Outside, he was talking Finnish with some pissed Finnish Finn blokes. We all exchanged matey hellos, but I turned to Erland.  
‘What are you doing, man? Have you seen the size of her bag?’
‘Yes’ 
‘It’s stuffed, it is truly stuffed! She’s got everything in there. She’s going to move in on you.’
‘Well, yeah, I dunno’.
‘It’s none of my business, but this looks serious. She needs somewhere to go because everything she has is in that sack and she ain’t planning on going back to wherever she just packed it’.
He gets it, he’s been around. 
‘Jeez, man, you gotta think what you’re getting into! So just suppose you take her in again. Maybe it works out. Maybe it’s a dream come true. But what happens when that man shows up next time?’
‘Hm, yeah. She says he’s history’.
‘Just suppose he is history, do you want her to move in? It may be great, but it’s gonna change your life.’
‘Yeah. I’m an independent sort of guy, really.’
‘Right. So, what’s the deal? If I were you, I’d walk’. 
‘Hey, I hear you. I know. It’s…’
‘It’s your call’. 
He’s thinking. ‘I’ll just take her round the corner and say goodbye’ he says. 
‘Have you had a sexual health check lately?’ I ask. He’s got one scheduled. He asks if I have a condom I can give him, ‘just in case’.
‘Yeah, sure’. I fish one out. We go back in.
I didn’t stay on long. It was late already, but I felt like a walk. On Vasankatu, the bars are in full swing, but the place I stop is a corner grill. I have some falafel and call it a day.

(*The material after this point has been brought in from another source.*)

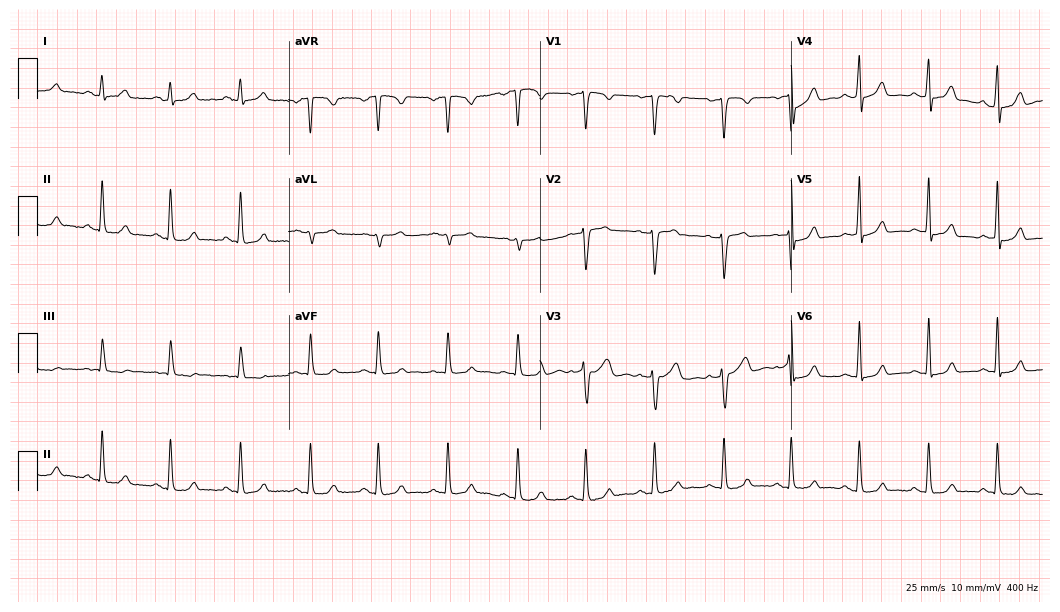
Resting 12-lead electrocardiogram (10.2-second recording at 400 Hz). Patient: a 33-year-old woman. Read as a normal ECG.

It’s around one in the morning when I turn into Sturenkatu, a wide street that leads to quiet places and to my bed. It was deserted. Overhead, the clear sky is that deep yönsininen colour. The warmth of the city had radiated away into outer space. Summer was on notice, and a wind was coming up, carrying early news of the Nordic winter to come. I climbed up the slope into the space between the big white modernist Meira building that used to be a coffee factory, its neons now switched off, and the brick industrial buildings of Konepajan Bruno, chimneys marked by black silhouettes in the yönsininen sky.

Then I saw a lone figure walking towards me. Oh —it’s that woman from Malawi. A slim dark figure in the empty night, with her big heavy bag. She sees me but looks away. Not demure, just neutral. No words. We both walked on without breaking a step. 

So, she’s not staying with Erland. She’s out here, beyond warmth and shelter. Hopes dashed. She’s a long way from home. And I suddenly wonder — was it my words that cast her into the night? 


I stopped. Should I turn round? No. We had never said a word. What would I have said now?